Now I am not sure I can find love again! I feel just ache and I am not self assured!

If you can understand that and try to keep our friendship alive! That will be the best you can do for me!

A.

Need

I look behind the window
The sky and the small clouds
My mind wander searching your comfort
Your arms around me
Your sweetness
Your protection

Sometimes
I think of you
You that I don't know

I wish you appear
I wish you can knock at the door
Right now
To protect myself of my inner bad thoughts

I get enough to fight alone
I get enough to feel alone
The time is passing by
And my heart stay to ache
Around me people are happy
I wanna share with you
If you can give me a heartbit again
For instance my mind wander and want badly
You by my side

Thursday, February 20, 2014

when I met him

I was going through a deep storm when he appeared assuring me he'll love me. My mind was a real mess since few months. I didn't believe to anything good I saw only the black cloud not the blue sky not far away. We met weirdly by accident if I can say that.
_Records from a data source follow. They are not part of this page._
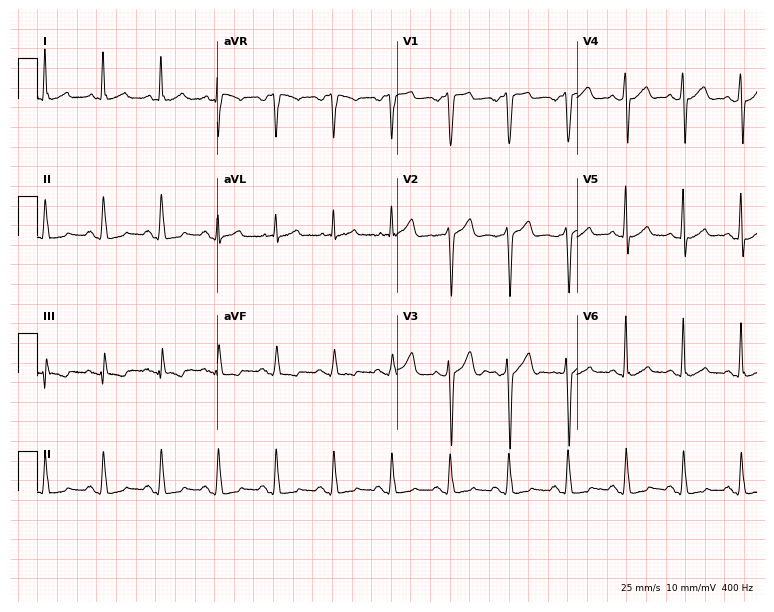
ECG (7.3-second recording at 400 Hz) — a 52-year-old man. Findings include sinus tachycardia (a sinus rate of 100 beats per minute or more).
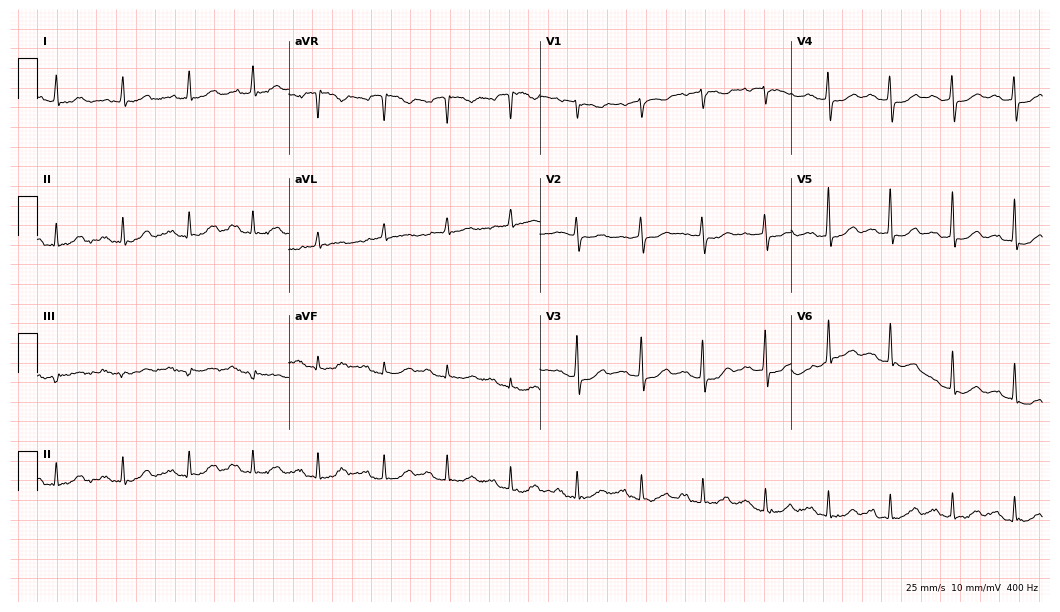
Resting 12-lead electrocardiogram. Patient: an 84-year-old man. None of these six findings is recorded: first-degree AV block, right bundle branch block, left bundle branch block, sinus bradycardia, atrial fibrillation, sinus tachycardia. Other findings, if any, are not listed.
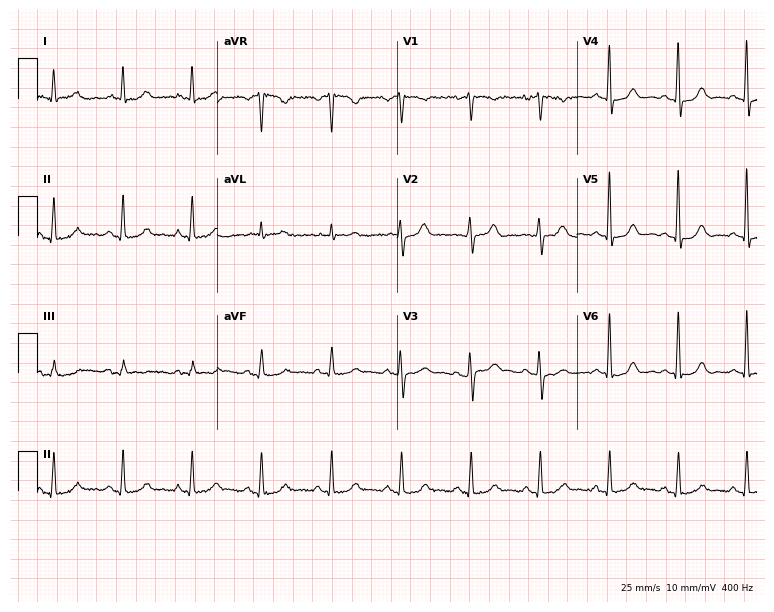
ECG (7.3-second recording at 400 Hz) — a 64-year-old female. Labelled as a normal ECG.
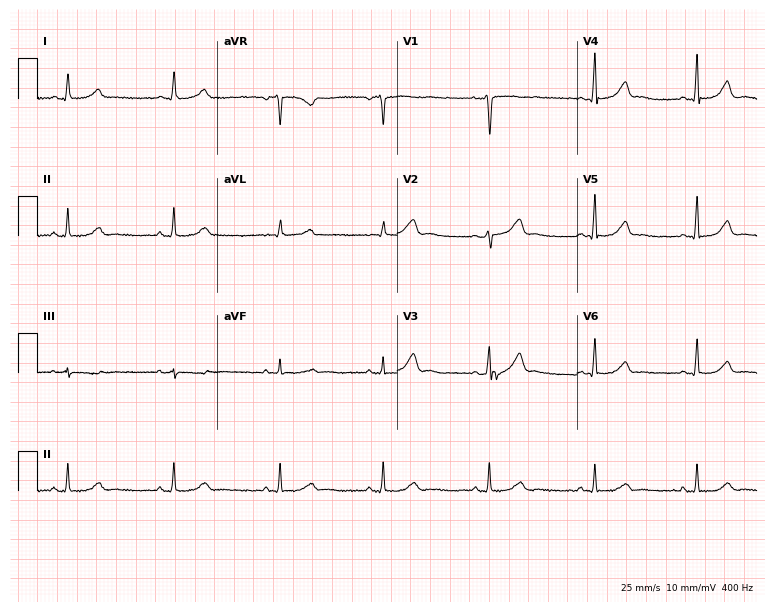
ECG (7.3-second recording at 400 Hz) — a 47-year-old female patient. Labelled as a normal ECG.
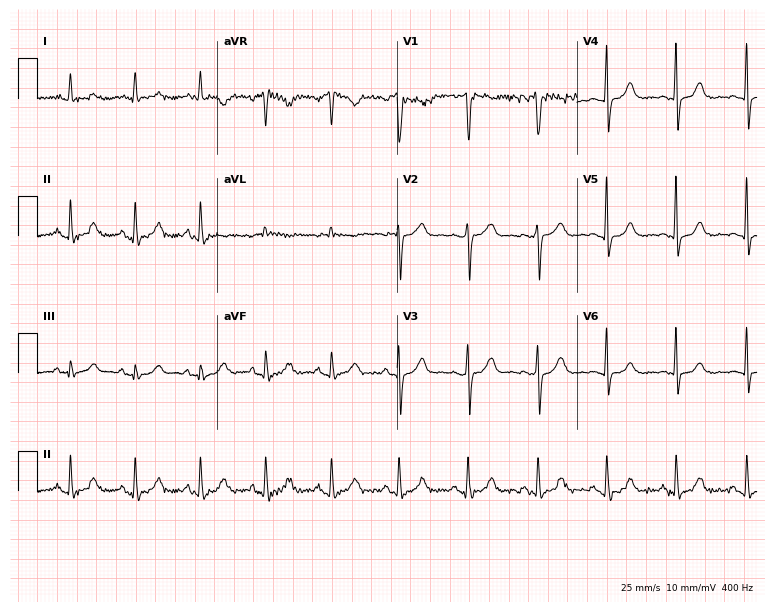
ECG (7.3-second recording at 400 Hz) — a male patient, 52 years old. Labelled as a normal ECG.
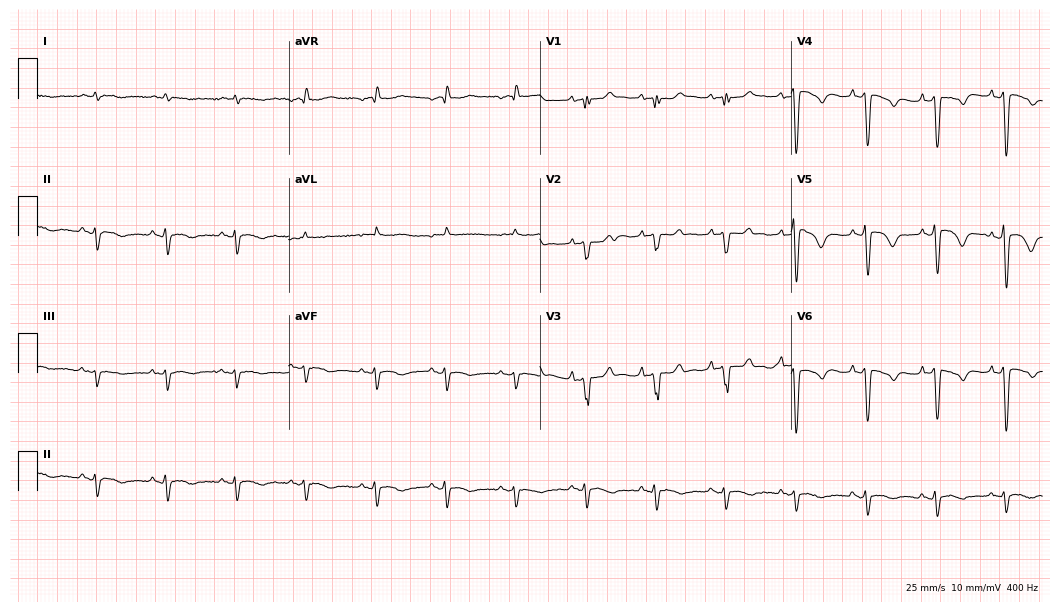
12-lead ECG (10.2-second recording at 400 Hz) from an 83-year-old man. Screened for six findings — first-degree AV block, right bundle branch block, left bundle branch block, sinus bradycardia, atrial fibrillation, sinus tachycardia — none is recorded.
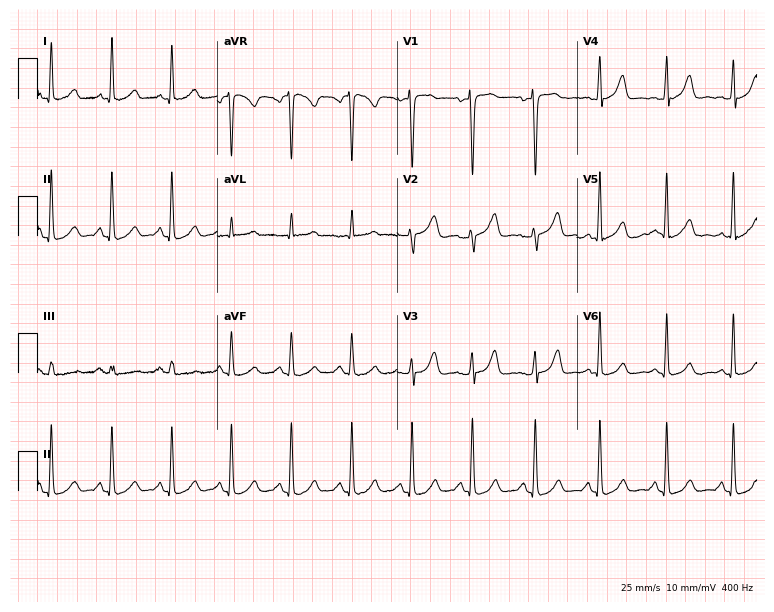
ECG — a 47-year-old female patient. Screened for six findings — first-degree AV block, right bundle branch block (RBBB), left bundle branch block (LBBB), sinus bradycardia, atrial fibrillation (AF), sinus tachycardia — none is recorded.

We were at a meeting and I have Brocken my heels in the stairs. He was just after me and came to rescue me when he saw me falling. His wonderful blue eyes retained my attention!

He decide to offer me a long drink after this long day of work. What I didn't expect is that he was a real Don Juan. His blue eyes expressed a light of love, a sincere and optimistic look on me. First I prefer to stay cautious then he made me delight our time together.

Then we exchange our phone numbers and I stepped back into the real life. I came back home and totally forgot him.

As it was the cold vortex in NY I was home. I took this time to care about me and to build back my self confidence. I was delighting a good book when I received a call.

-hi you remember me?

I had the chance that his christian name appear on my phone.

-yes charlie how are you doing?
-I am fine only one person miss me in LA

I was blushing and didn't know how to answer him.

-you are in LA I live in NY. It is cold by us I am home for a while I think!
-I think we have to meet one more time! What did you think about?
-I don't know maybe. I just will have to do at work. I hope to step back soon.
-are you saying you'll be busy? Are you not thinking of me since last time?
-it isn't so easy. I mean we don't know each other well. I saw love on your eyes but I can't afford myself this for instance.

I played like Elisabeth character in pride and prejudice of J.Austen

-it isn't necessary to say that I am in love with you. I think you felt it.
-...I just want to reflect I am really sensitive I am lacking of confidence. Nothing against you!
-I will wait you till you are ok to that! Patience is the must Have of any human beeing!
- I want you call me sometimes.
-Alright then I will do this.

After his phone call I didn't know what to do or think. I was shaken and realized that the light of love in his eyes was true. Deep inside me I felt something but I wanted to improve if out were love or not.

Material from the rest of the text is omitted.